Two sections come to my mind, here. First, where Paul said, "I know that you want to know about certain foods..." then he suddenly started talking about the vanity of knowledge and the better way, which is love.

1 Cor 8:1 "Now concerning things sacrificed to idols, we know that we all have knowledge. Knowledge makes arrogant, but love edifies. 2 If anyone supposes that he knows anything, he has not yet known as he ought to know; 3 but if anyone loves God, he is known by Him.…"

The way is not to scrupulously parse the rule book, but rather to love one another. True knowledge is not objective fact closely held but rather to love. Paul was not interested in answering their question so much as re-directing their inquiry, and focus.

Secondly, remember where Paul wrote "For you can all prophesy one by one, so that all may learn and all be encouraged..." in 1 Cor 14:31? WL made it appear as if the apostle was encouraging us all to stand one by one, and speak. But actually Paul was dealing with a situation in which everybody tried to speak at once, and to re-create the excitement of Pentecost. The Corinthians were going to each meeting expecting the building to shake and tongues of fire to fall, and each would shout in the language of angels (or at least in Scythian) of the mighty works of God. Paul was saying, "Calm down, be sober, speak to edify the hearers."

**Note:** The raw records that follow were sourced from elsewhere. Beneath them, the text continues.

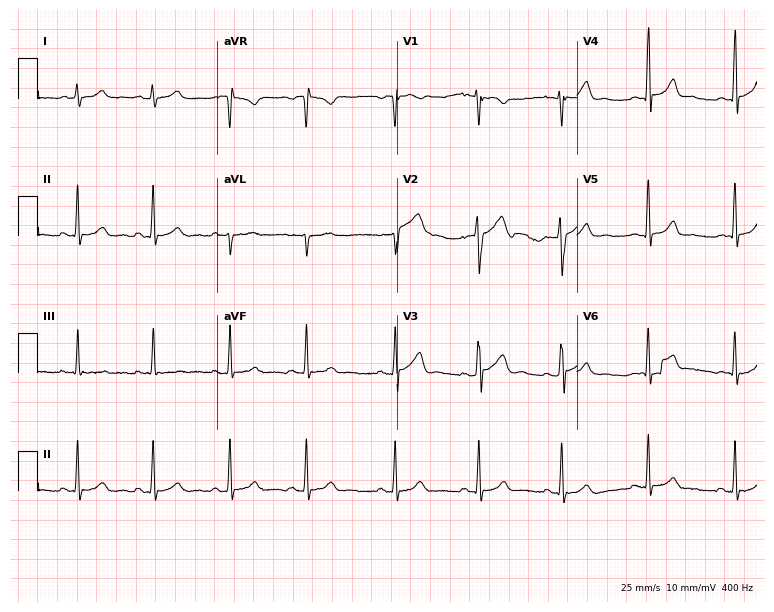
12-lead ECG from a 20-year-old female. Labelled as a normal ECG.
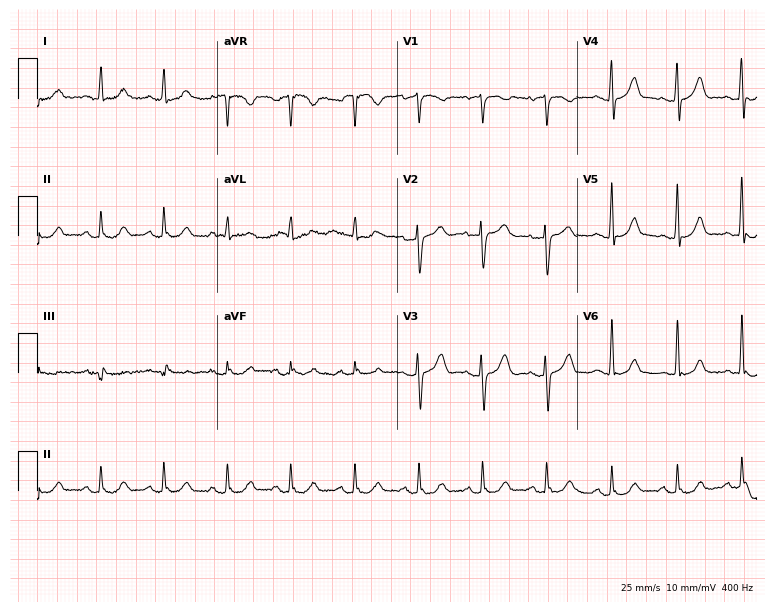
Standard 12-lead ECG recorded from a woman, 58 years old (7.3-second recording at 400 Hz). Read as a normal ECG.
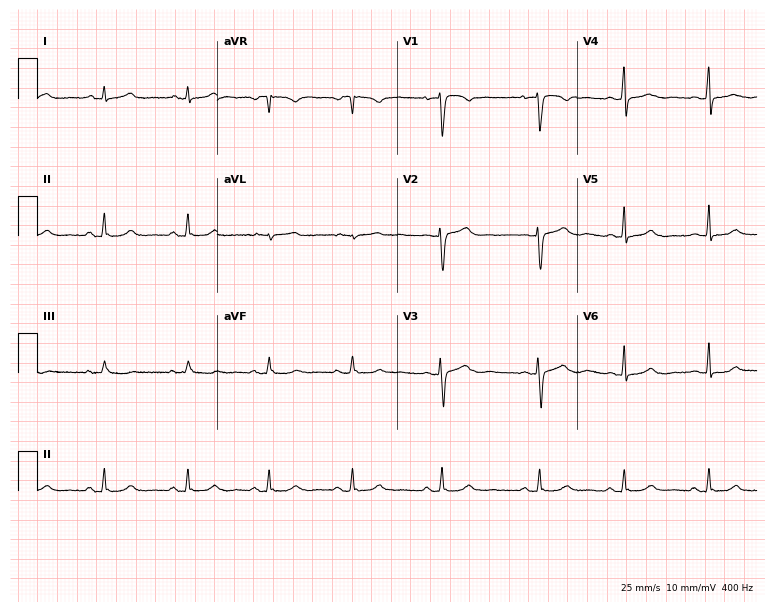
Resting 12-lead electrocardiogram (7.3-second recording at 400 Hz). Patient: a 31-year-old female. Read as a normal ECG.
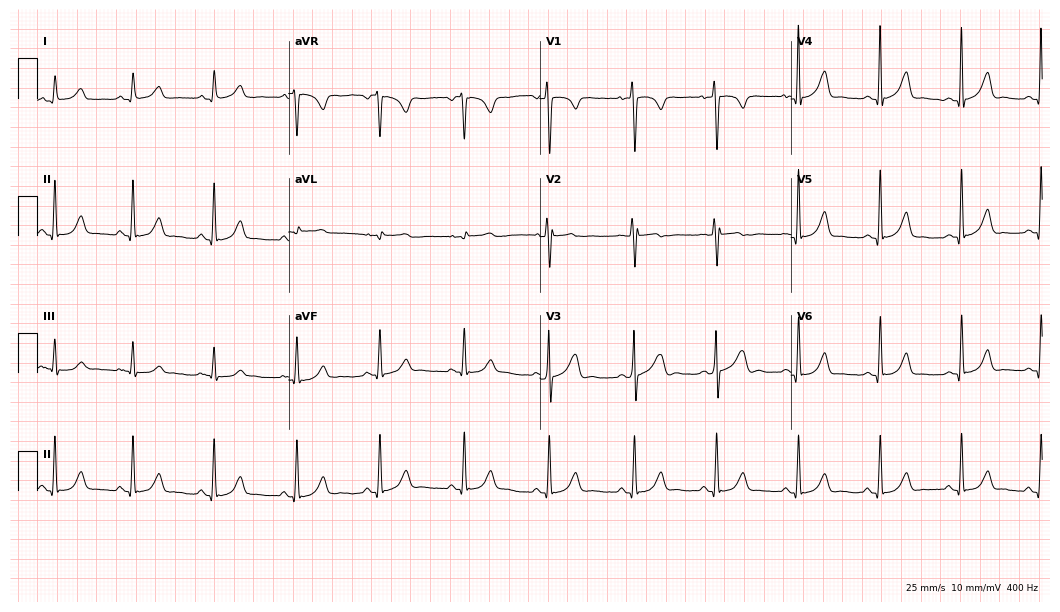
12-lead ECG from a man, 63 years old. Recorded interpretation: within normal limits.
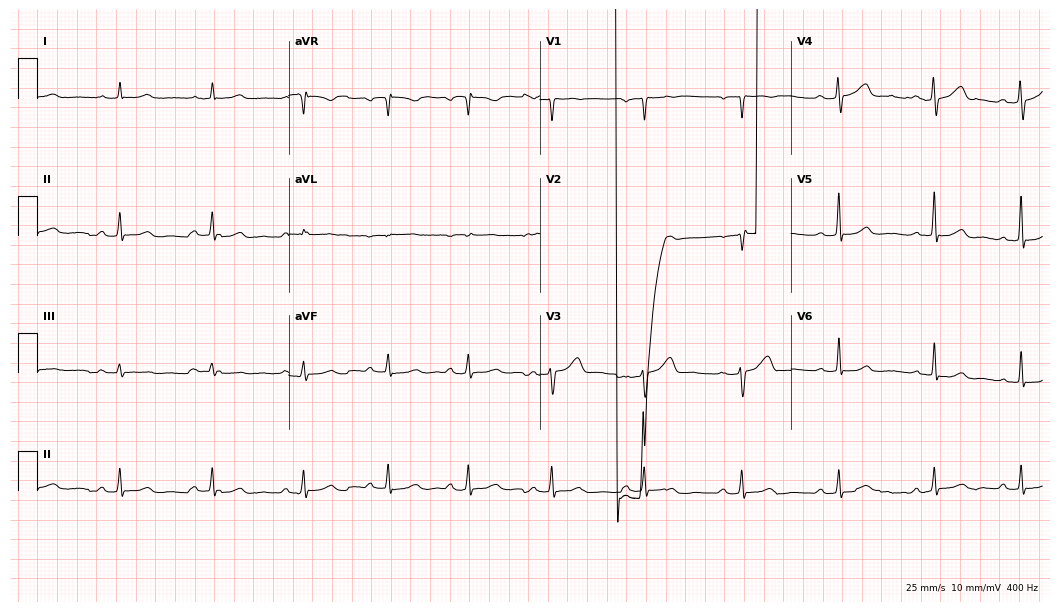
Resting 12-lead electrocardiogram (10.2-second recording at 400 Hz). Patient: a 40-year-old woman. None of these six findings is recorded: first-degree AV block, right bundle branch block (RBBB), left bundle branch block (LBBB), sinus bradycardia, atrial fibrillation (AF), sinus tachycardia. Only these six findings were labelled.
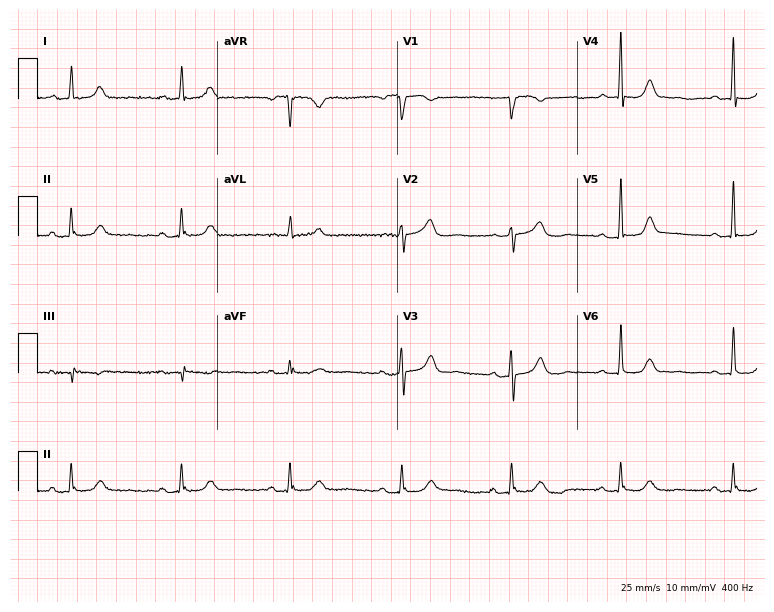
Standard 12-lead ECG recorded from a female patient, 68 years old (7.3-second recording at 400 Hz). None of these six findings is recorded: first-degree AV block, right bundle branch block, left bundle branch block, sinus bradycardia, atrial fibrillation, sinus tachycardia. Findings outside these six are not listed.
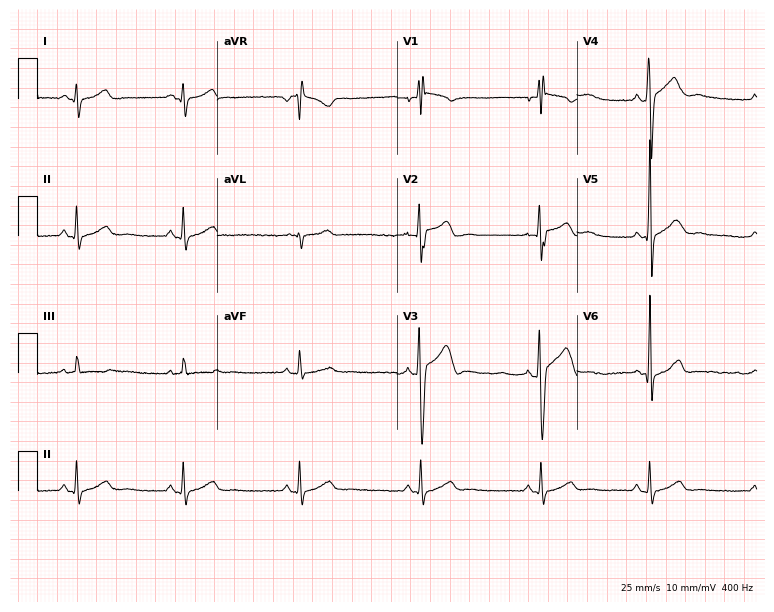
12-lead ECG from a male, 19 years old. Labelled as a normal ECG.
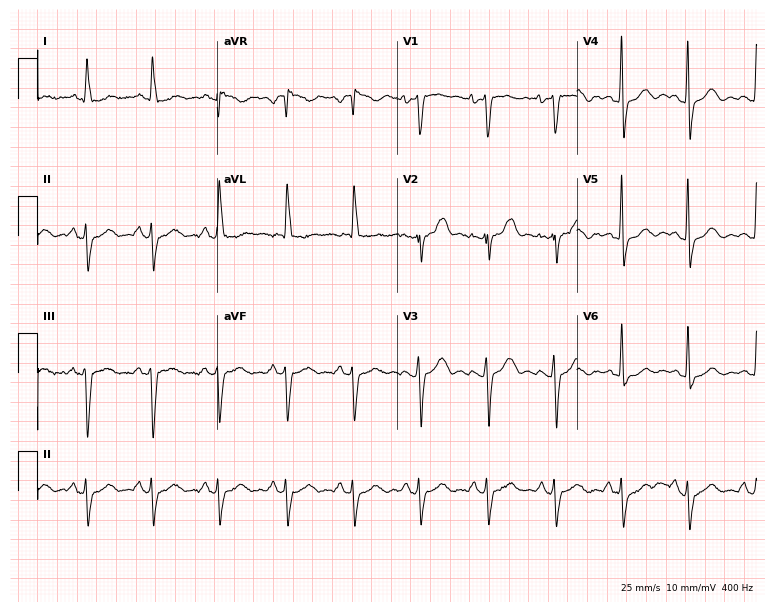
ECG — a female, 60 years old. Screened for six findings — first-degree AV block, right bundle branch block, left bundle branch block, sinus bradycardia, atrial fibrillation, sinus tachycardia — none is recorded. Only these six findings were labelled.
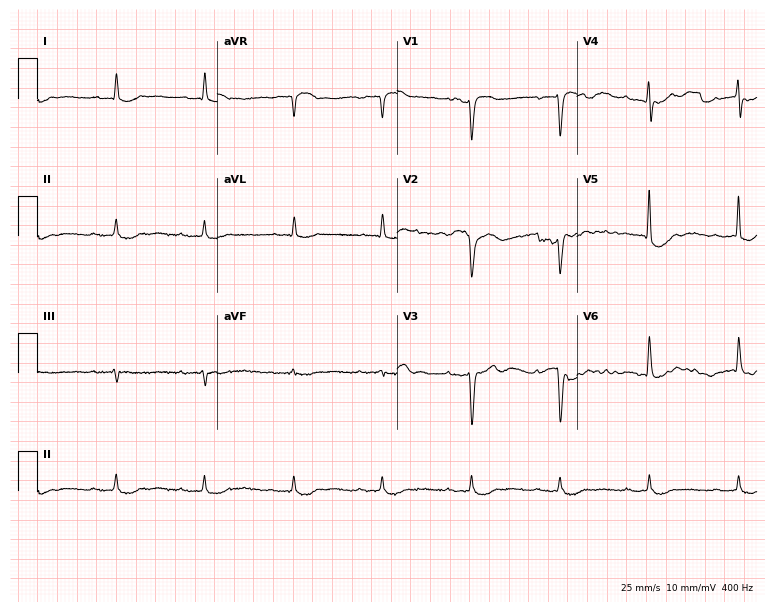
12-lead ECG from a man, 81 years old (7.3-second recording at 400 Hz). No first-degree AV block, right bundle branch block, left bundle branch block, sinus bradycardia, atrial fibrillation or sinus tachycardia recorded for this tracing. Only these six findings were labelled.
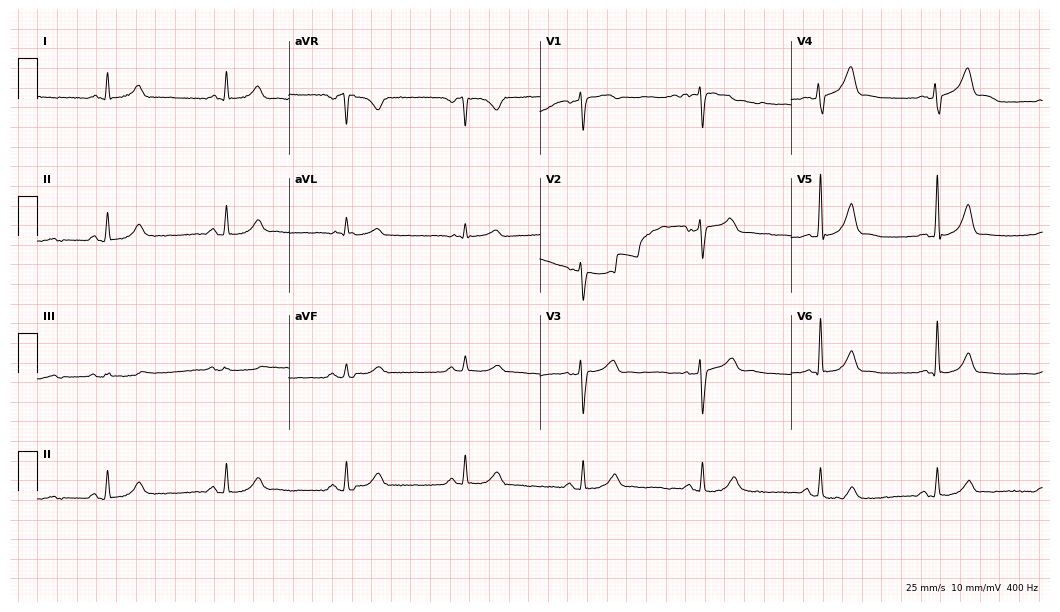
Electrocardiogram (10.2-second recording at 400 Hz), a male patient, 68 years old. Overall reading on record: normal ECG.

But Lee divorced that word from its context and it became, repeated endlessly, the basis of our "popcorn testimonies", in which we would line up behind the microphone, and one by one, tell everyone else what a revelation the latest speaking was.

Likewise, if we consider the over-all context of 1 Corinthians 15:45b we might see what the merit of OBW's comment. Perhaps Paul is not attempting to lay the foundation for someone's trinitarian dogma but rather trying to bring some measure of closure and/or restraint to what is, for the speculating Corinthians, a largely hypothetical realm.